WHAT TO WORK ON: Nothing in the data should change when you return it, but leave the pictures out.

RAW DATA:
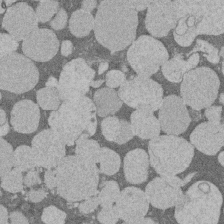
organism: Rat
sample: Salivary granule
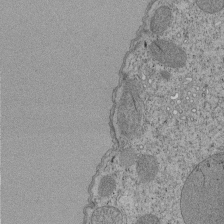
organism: Tetrahymena
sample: Cilia in tetrahymena
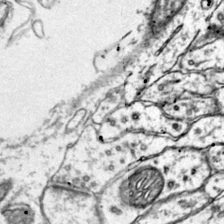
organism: Mouse
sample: Primary visual cortex
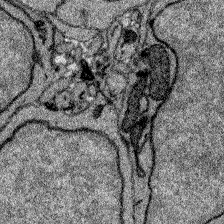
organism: Zebrafish
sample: Larval olfactory bulb
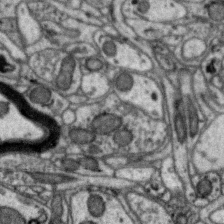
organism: Zebra finch
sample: Brain
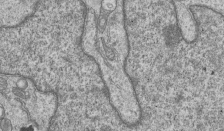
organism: Human
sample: MDA-MB-231 cells
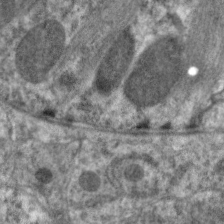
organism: C. elegans
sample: Pharynx
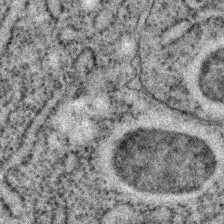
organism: C. elegans
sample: C. elegans embryo
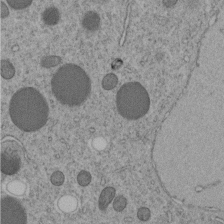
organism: C. elegans
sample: C. elegans embryo early stage
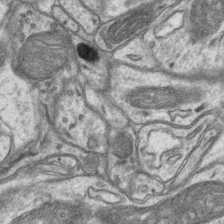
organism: Mouse
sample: CA1 Hippocampus
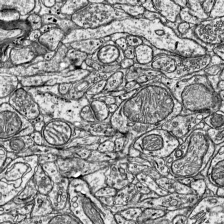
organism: Mouse
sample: Visual Cortex
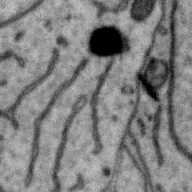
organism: Zebra finch
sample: Brain
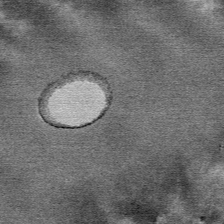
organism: Mouse
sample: Mouse Salivary gland
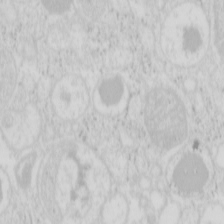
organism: Mouse
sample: Pancreas
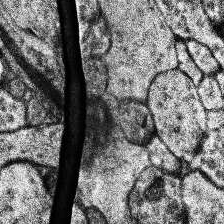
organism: Human
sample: Temporal Lobe
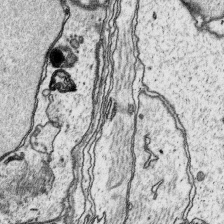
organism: Platynereis dumerilii
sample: Parapodia
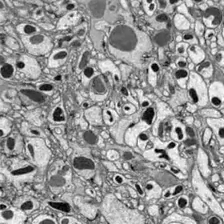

RESULT:
organism: Rat
sample: Salivary granule
organism: Tetrahymena
sample: Cilia in tetrahymena
organism: Mouse
sample: Primary visual cortex
organism: Zebrafish
sample: Larval olfactory bulb
organism: Zebra finch
sample: Brain
organism: Human
sample: MDA-MB-231 cells
organism: C. elegans
sample: Pharynx
organism: C. elegans
sample: C. elegans embryo
organism: C. elegans
sample: C. elegans embryo early stage
organism: Mouse
sample: CA1 Hippocampus
organism: Mouse
sample: Visual Cortex
organism: Zebra finch
sample: Brain
organism: Mouse
sample: Mouse Salivary gland
organism: Mouse
sample: Pancreas
organism: Human
sample: Temporal Lobe
organism: Platynereis dumerilii
sample: Parapodia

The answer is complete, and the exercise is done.